Trials / Completed
CompletedNCT04485390
Impact of the Organization of the First Responders in the Remote Areas on Cardiac Arrest Victim Survival
Impact of the Organization of the First Responders in the Remote Areas on Cardiac Arrest Victim Survival: an Utstein Analysis
- Status
- Completed
- Phase
- —
- Study type
- Observational
- Enrollment
- 150 (actual)
- Sponsor
- University Medical Centre Maribor · Academic / Other
- Sex
- All
- Age
- 18 Years
- Healthy volunteers
- —
Summary
Emergency medical services (EMS) provide emergency care not only in the urban but also in the remote areas which could be up to 40 minutes from the EMS station. Thus, a cardiac arrest victim in those remote areas has a low likelihood to survive the cardiopulmonary resuscitation. Therefore, we have organized first responders (who are mostly volunteer fire-fighters) in the remote areas and taught them how to perform basic life support (BLS) with use of an automated external defibrillator (AED).
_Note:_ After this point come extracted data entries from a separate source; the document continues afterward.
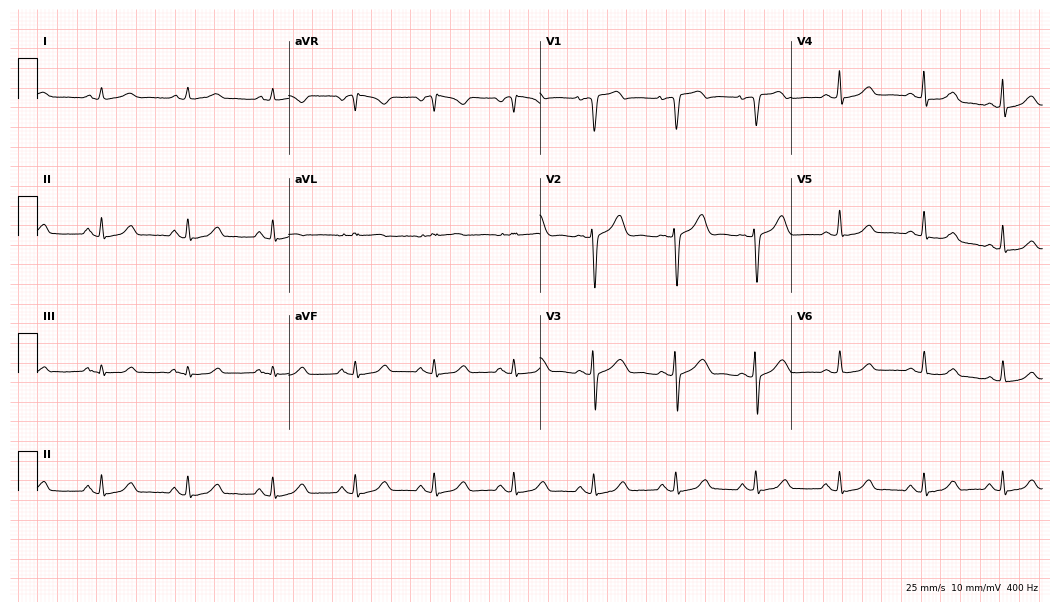
12-lead ECG from a female patient, 47 years old. Labelled as a normal ECG.
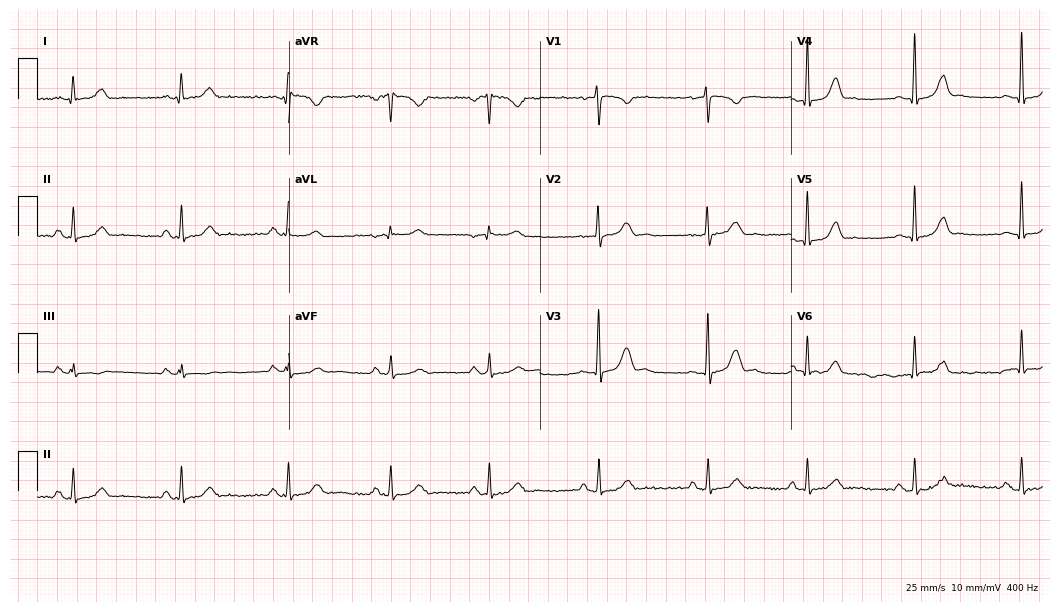
Standard 12-lead ECG recorded from a 25-year-old woman. Read as a normal ECG.
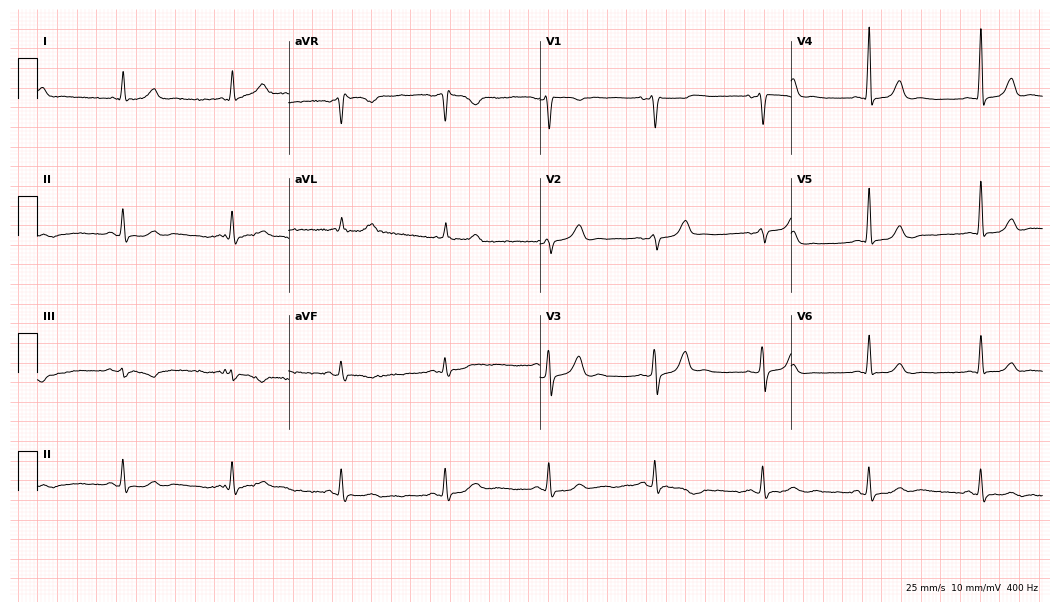
12-lead ECG from a 50-year-old male patient (10.2-second recording at 400 Hz). No first-degree AV block, right bundle branch block, left bundle branch block, sinus bradycardia, atrial fibrillation or sinus tachycardia recorded for this tracing.
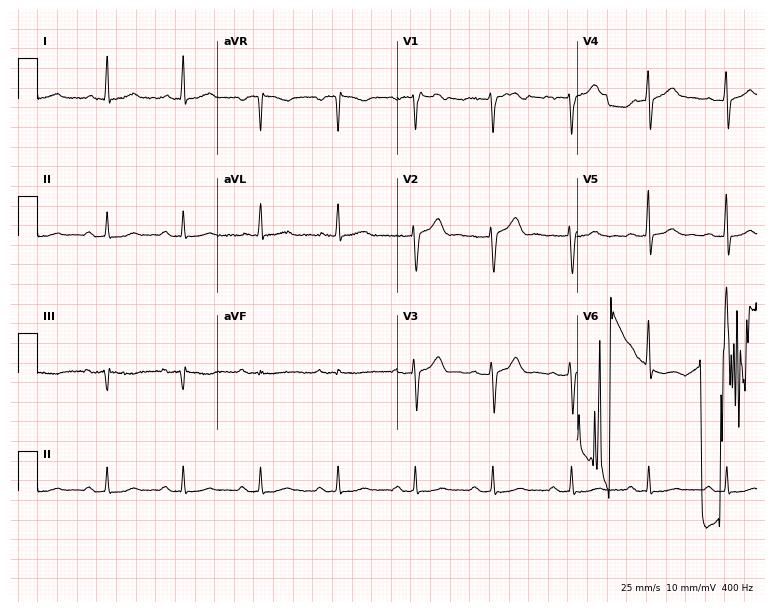
Resting 12-lead electrocardiogram (7.3-second recording at 400 Hz). Patient: a man, 70 years old. None of these six findings is recorded: first-degree AV block, right bundle branch block, left bundle branch block, sinus bradycardia, atrial fibrillation, sinus tachycardia. Only these six findings were labelled.
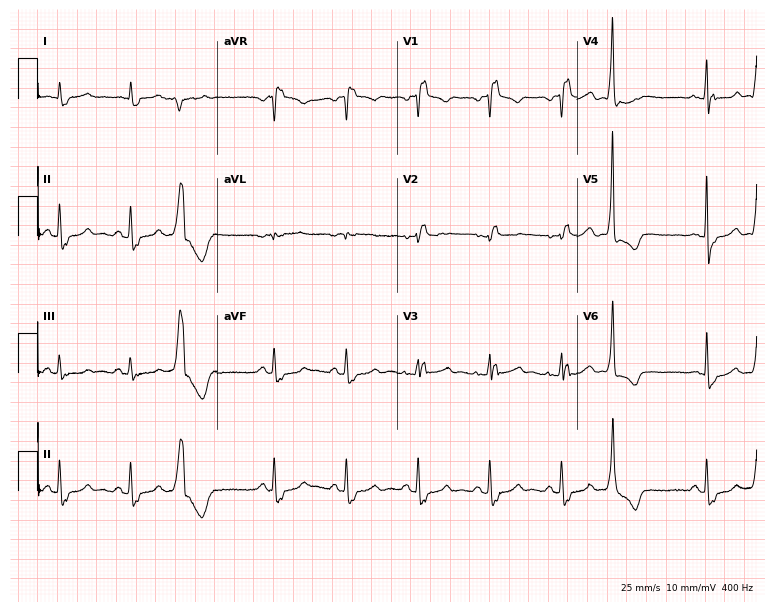
Electrocardiogram, a male patient, 74 years old. Interpretation includes right bundle branch block.
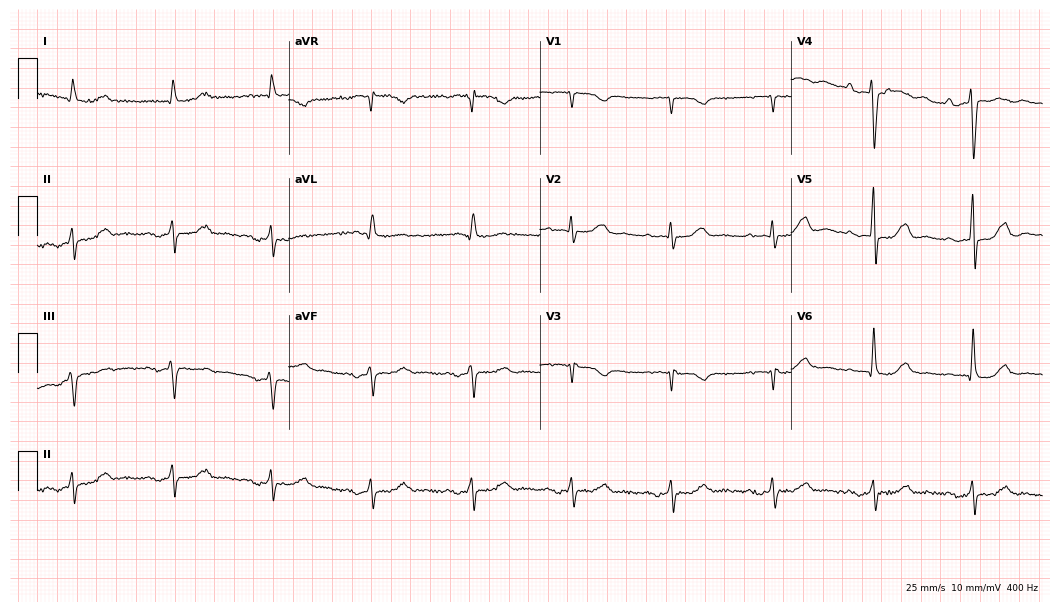
Electrocardiogram, a 73-year-old man. Overall reading on record: normal ECG.
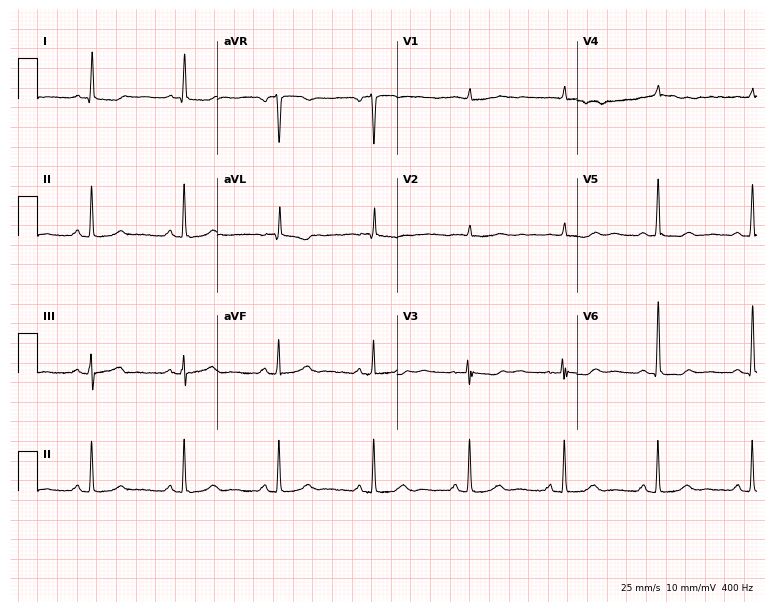
12-lead ECG from a 48-year-old female patient. No first-degree AV block, right bundle branch block (RBBB), left bundle branch block (LBBB), sinus bradycardia, atrial fibrillation (AF) or sinus tachycardia recorded for this tracing. Findings outside these six are not listed.
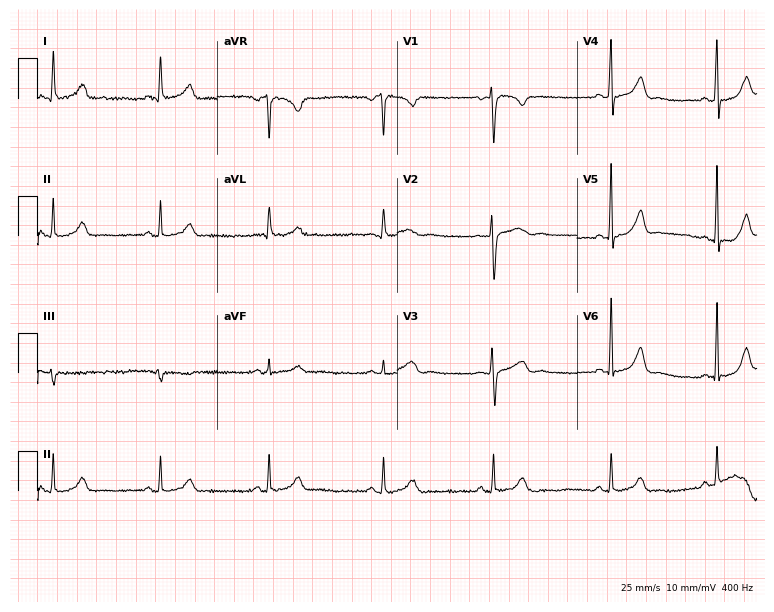
ECG (7.3-second recording at 400 Hz) — a 32-year-old female patient. Screened for six findings — first-degree AV block, right bundle branch block, left bundle branch block, sinus bradycardia, atrial fibrillation, sinus tachycardia — none is recorded.
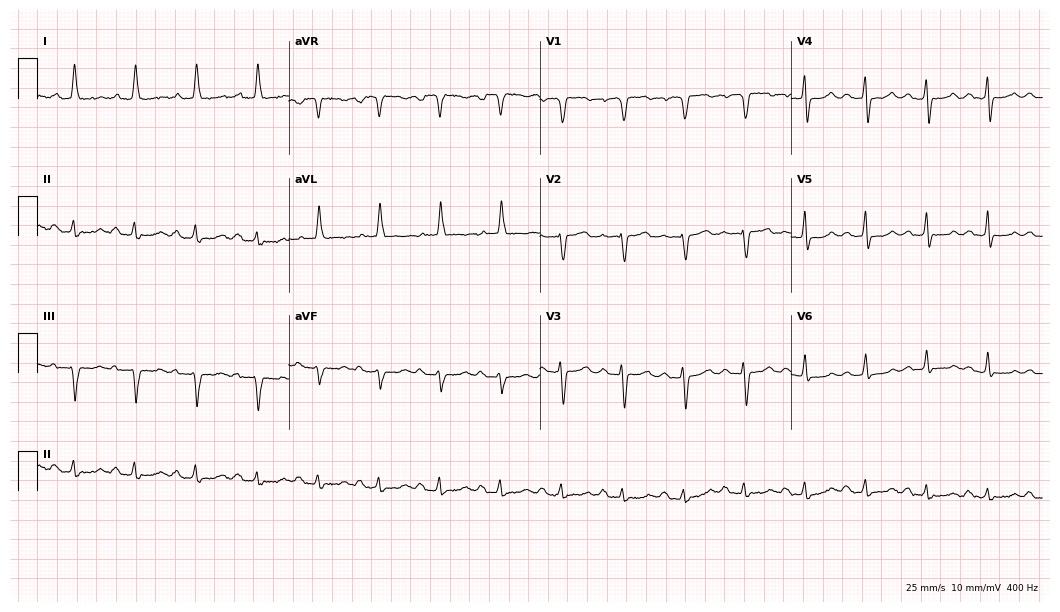
12-lead ECG from a female, 81 years old. Shows first-degree AV block.
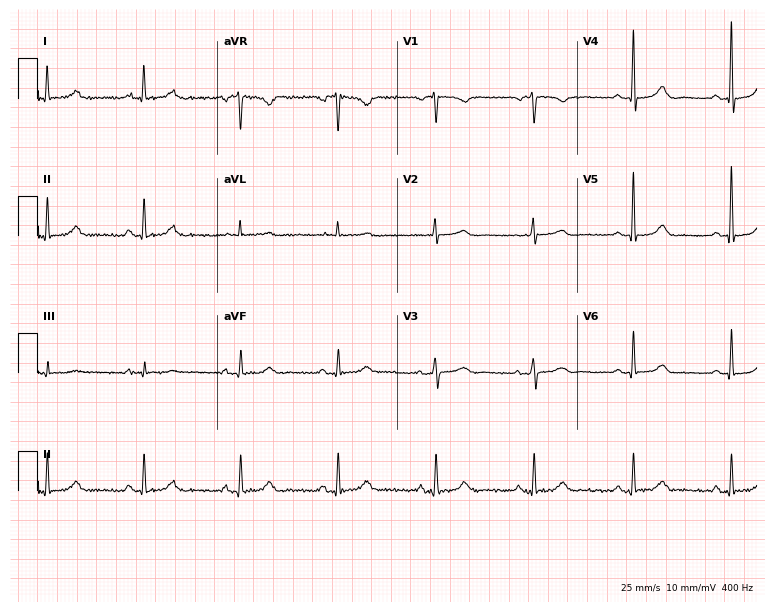
Resting 12-lead electrocardiogram (7.3-second recording at 400 Hz). Patient: a female, 66 years old. Read as a normal ECG.
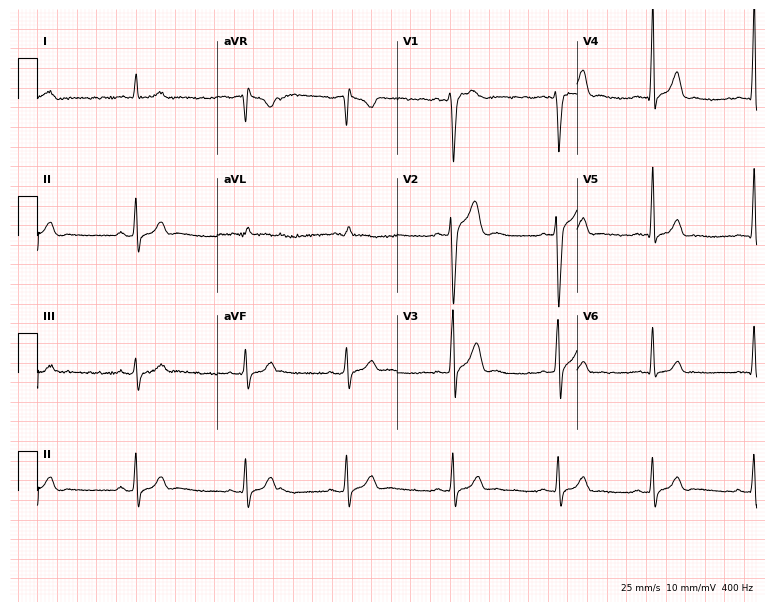
ECG (7.3-second recording at 400 Hz) — a male, 20 years old. Labelled as a normal ECG.
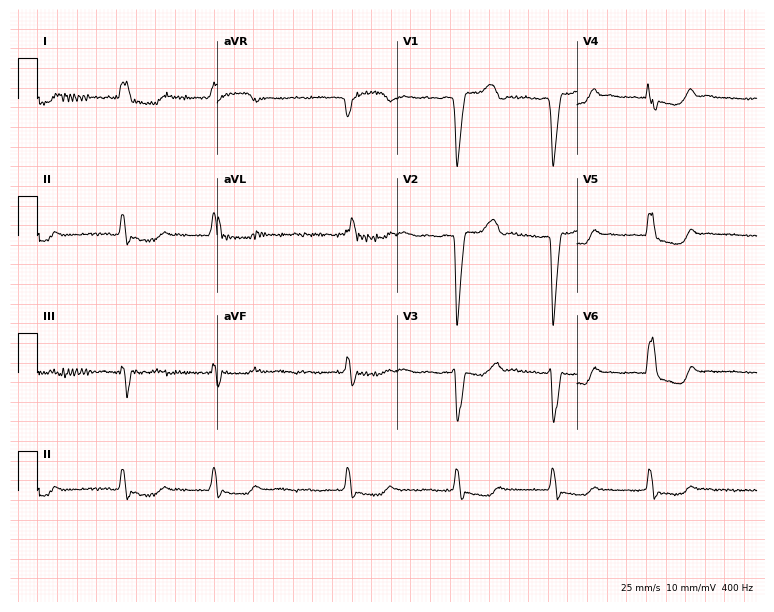
Electrocardiogram, a 76-year-old female patient. Interpretation includes left bundle branch block (LBBB), atrial fibrillation (AF).
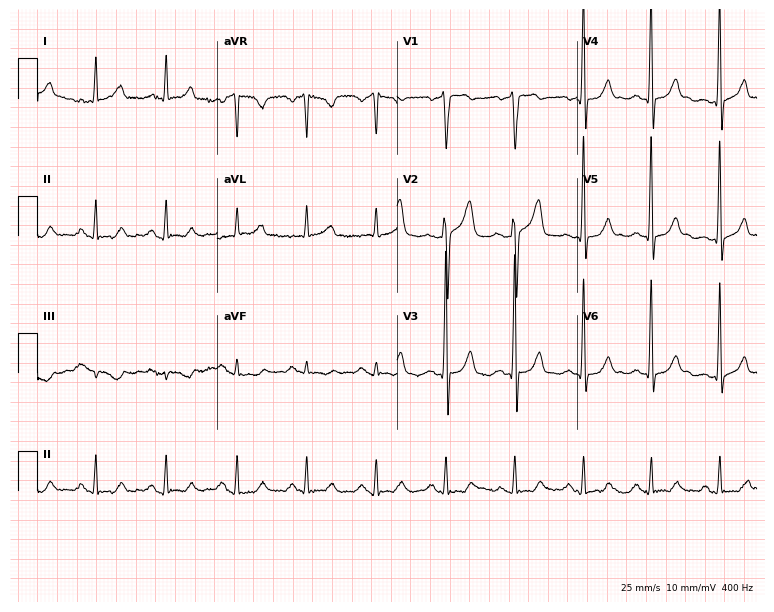
ECG — a male patient, 56 years old. Labelled as a normal ECG.
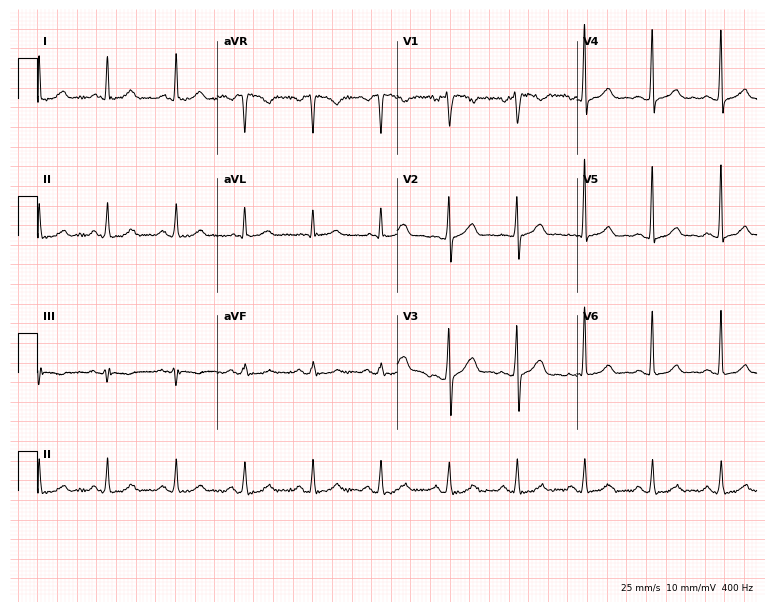
Electrocardiogram, a male patient, 49 years old. Overall reading on record: normal ECG.

In the case of a cardiac arrest the medical dispatcher activates simultaneously the EMS and the first responders, who perform the BLS with the use of an AED before the arrival of EMS. The aim of the study is to analyze and compare the survival of the cardiac arrest victims in remote areas in the time period when the first responders were not organized yet compared to the time period when the first responders were activated to perform BLS.
Conditions
Interventions
| Type | Name | Description |
|---|---|---|
| OTHER | Basic life support witn use of an AED before EMS | BLS performance with use of an AED before arrival of EMS |
Timeline
- Start date
- 2014-03-01
- Primary completion
- 2019-12-31
- Completion
- 2021-08-31
- First posted
- 2020-07-24
- Last updated
- 2021-10-05
Source: ClinicalTrials.gov record NCT04485390. Inclusion in this directory is not an endorsement.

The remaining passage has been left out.